Our study is the first mixture analysis that shows an inverse association of in utero Mn and Se exposure with child SBP. Two studies also examined how prenatal metal mixtures affect child BP. Kupsco et al. found in 544 Mexico City children that a higher overall mixture of 11 metals in maternal blood collected in the second trimester was associated with lower child SBP (but not DBP) at 4 to 6 y (Kupsco et al. 2019); the mixture included Mn and Se, yet these two elements were not individually associated with SBP or DBP in either linear regression models or mixture models. In another mixture analysis in 176 mother–child pairs from Greece, Howe et al. also did not find an association of Se (measured in maternal urine samples in pregnancy) with child BP at 4, 6, or 11 y (Howe et al. 2021). Different findings between these two studies with ours could possibly be due to the differences in the biomarkers used, time points at biomarker collection and outcome assessment, metal mixtures that the children were exposed to, and unmeasured susceptibility factors and confounders. Compared with these two studies, we also had a larger sample size ($n=\mathrm{1,194}$) to identify associations.

As oxidative stress is involved in the pathogenesis of hypertension and CVD (Ceriello 2008; Cervantes Gracia et al. 2017), the inverse associations of Mn and Se with child SBP may be due to the antioxidant effects of these two elements (Li and Yang 2018; Tinggi 2008). Mn is an essential component of the Mn superoxide dismutase located in the mitochondria that fights against superoxide and free radicals (Li and Yang 2018; Miriyala et al. 2012). Se may affect cardiovascular health through its effects on glutathione peroxidases and other selenoenzymes that can neutralize reactive oxygen and nitrogen species, regulate redox processes, and reduce oxidized methionine (Benstoem et al. 2015).

However, excess levels of Mn and Se could also result in toxic effects, including oxidative damage (ATSDR 2003; Williams et al. 2012). In adults, findings on the effects of Mn and Se on hypertension and CVD are inconclusive. For Se, a meta-analysis of 25 observational studies found that higher Se levels were associated with a lower risk of coronary heart disease in adults; in six clinical trials, however, Se supplementation was not associated with a lower risk of coronary heart disease (Flores-Mateo et al. 2006). A few studies reported an inverse association of Se and BP (Nawrot et al. 2007; Salonen et al. 1988), but an analysis of the NHANES 2003–2004 data found that higher serum Se levels were associated with a higher prevalence of hypertension in U.S. adults (Laclaustra et al. 2009). For Mn, an analysis of the U.S. NHANES 2011–2014 data found that higher urinary Mn levels were associated with lower BP in adults (Wu et al. 2017), whereas another study in Swiss adults found a positive association of plasma and urine Mn with BP (Zhang et al. 2020a). It should also be noted that many previous studies did not examine (and thus may have missed) the possible nonlinear associations of these two elements with BP. Two recent studies, one in U.S. children (i.e., the Boston Birth Cohort) (Wang et al. 2021) and one in Bangladeshi adults (Bulka et al. 2019), reported nonlinear associations of Mn or Se with BP.

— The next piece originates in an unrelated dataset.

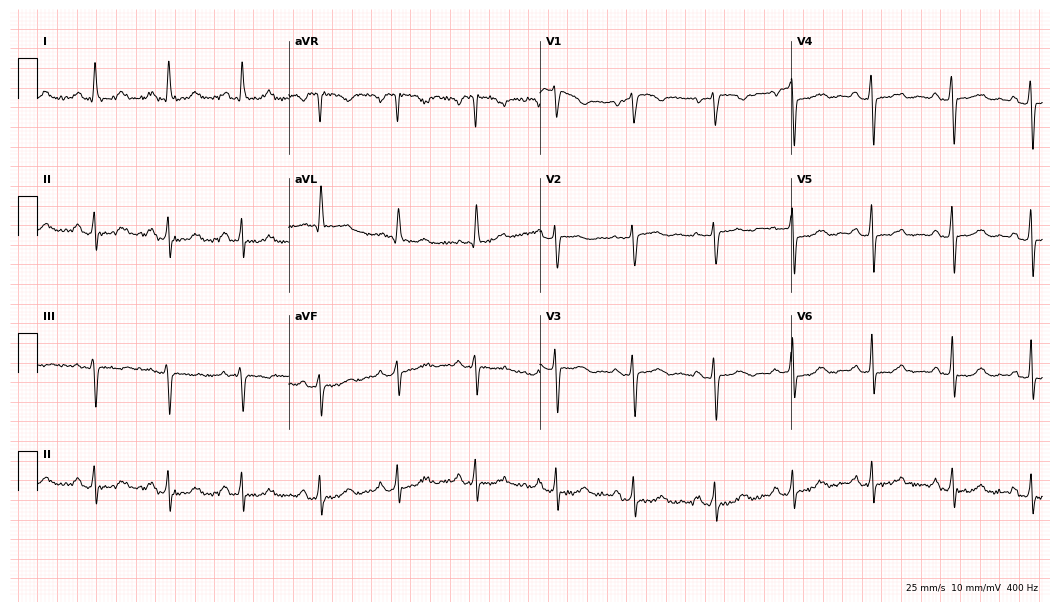
ECG (10.2-second recording at 400 Hz) — a 61-year-old female patient. Screened for six findings — first-degree AV block, right bundle branch block, left bundle branch block, sinus bradycardia, atrial fibrillation, sinus tachycardia — none is recorded. Only these six findings were labelled.

Cd and the Mn–Cd Interaction

The overall null association of in utero Cd exposure and child BP is consistent with the literature. In a study of 1,887 children in rural Bangladesh (Hawkesworth et al. 2013) and a study of 515 children in Greece (Chatzi et al. 2019), maternal urinary Cd was not associated with early childhood SBP or DBP, and the association did not differ by child sex. Both studies accounted for maternal smoking as a major contributor to higher Cd levels. Unlike our study, neither of these two studies examined the coexposure of Mn and Cd. In our study, the overall null association of Cd and child SBP was modified by Mn, such that at low Mn levels there was a positive association of Cd with child SBP. Related to this finding, we found that cigarette smoking during pregnancy modified the Mn–child SBP association (inverse association among children whose mothers smoked during pregnancy, and no association among children whose mothers did not smoke during pregnancy). In contrast, Kupsco et al. did not observe a Mn–Cd interaction on child SBP using BKMR (Kupsco et al. 2019), which could reflect differences in metal mixtures, population characteristics (e.g., ethnicity and age), or a smaller sample size compared with our study. To our knowledge, no animal studies have examined how in utero exposure to metal mixture affects offspring BP.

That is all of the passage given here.